• _DATA EXTRACT_:
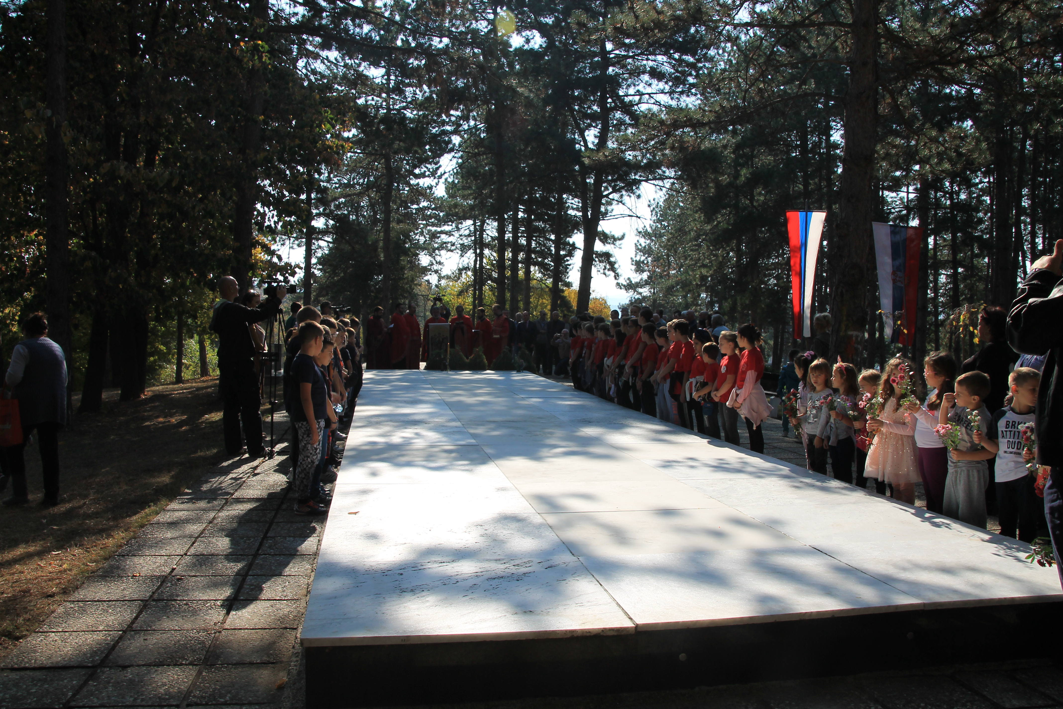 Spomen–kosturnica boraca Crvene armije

---

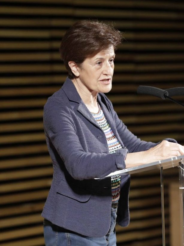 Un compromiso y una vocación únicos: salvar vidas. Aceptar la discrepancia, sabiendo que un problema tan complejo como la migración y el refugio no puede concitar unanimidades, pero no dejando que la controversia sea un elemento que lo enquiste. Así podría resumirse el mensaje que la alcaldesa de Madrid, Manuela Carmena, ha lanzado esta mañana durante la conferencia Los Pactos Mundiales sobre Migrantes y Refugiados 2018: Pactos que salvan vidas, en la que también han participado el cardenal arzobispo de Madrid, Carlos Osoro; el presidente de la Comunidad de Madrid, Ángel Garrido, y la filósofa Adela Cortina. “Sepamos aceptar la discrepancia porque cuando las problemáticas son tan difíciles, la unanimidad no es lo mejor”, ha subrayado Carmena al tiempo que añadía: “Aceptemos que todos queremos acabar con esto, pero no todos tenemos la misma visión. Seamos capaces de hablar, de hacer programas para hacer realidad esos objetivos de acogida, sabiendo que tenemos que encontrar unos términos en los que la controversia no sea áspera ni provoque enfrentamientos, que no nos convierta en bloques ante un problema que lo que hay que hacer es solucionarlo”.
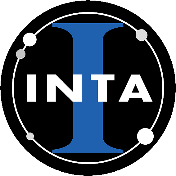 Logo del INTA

• _EXERCISE DETAILS_: Among the records above, locate the line containing "Un compromiso y" and the line containing "Logo del INTA", then transcribe exactly the lines starting at the first and ending at the second, with no pictures.

• _RESPONSE BELOW_:
 Un compromiso y una vocación únicos: salvar vidas. Aceptar la discrepancia, sabiendo que un problema tan complejo como la migración y el refugio no puede concitar unanimidades, pero no dejando que la controversia sea un elemento que lo enquiste. Así podría resumirse el mensaje que la alcaldesa de Madrid, Manuela Carmena, ha lanzado esta mañana durante la conferencia Los Pactos Mundiales sobre Migrantes y Refugiados 2018: Pactos que salvan vidas, en la que también han participado el cardenal arzobispo de Madrid, Carlos Osoro; el presidente de la Comunidad de Madrid, Ángel Garrido, y la filósofa Adela Cortina. “Sepamos aceptar la discrepancia porque cuando las problemáticas son tan difíciles, la unanimidad no es lo mejor”, ha subrayado Carmena al tiempo que añadía: “Aceptemos que todos queremos acabar con esto, pero no todos tenemos la misma visión. Seamos capaces de hablar, de hacer programas para hacer realidad esos objetivos de acogida, sabiendo que tenemos que encontrar unos términos en los que la controversia no sea áspera ni provoque enfrentamientos, que no nos convierta en bloques ante un problema que lo que hay que hacer es solucionarlo”.
 Logo del INTA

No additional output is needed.